• _Goal of the exercise_:
Filter the records, keeping every line that has the string "sample".

• _Source material_:
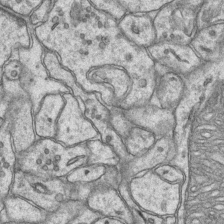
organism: Mouse
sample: CA1 Hippocampus
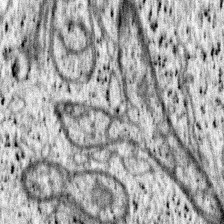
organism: Human
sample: HeLa cells
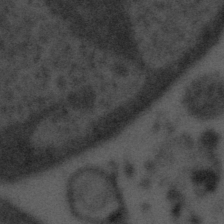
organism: Tuwongella immobilis
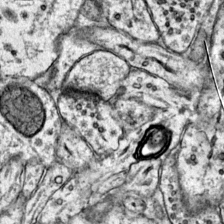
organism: Mouse
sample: Primary visual cortex
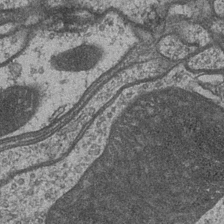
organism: Drosophila
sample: Optic medulla
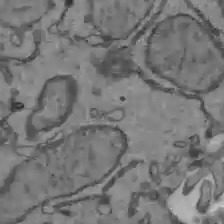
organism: C57BL Mouse
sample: Liver
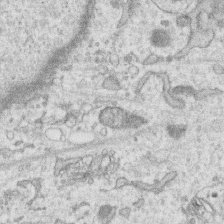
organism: Human
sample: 1205lu cells

• _Completed exercise_:
sample: CA1 Hippocampus
sample: HeLa cells
sample: Primary visual cortex
sample: Optic medulla
sample: Liver
sample: 1205lu cells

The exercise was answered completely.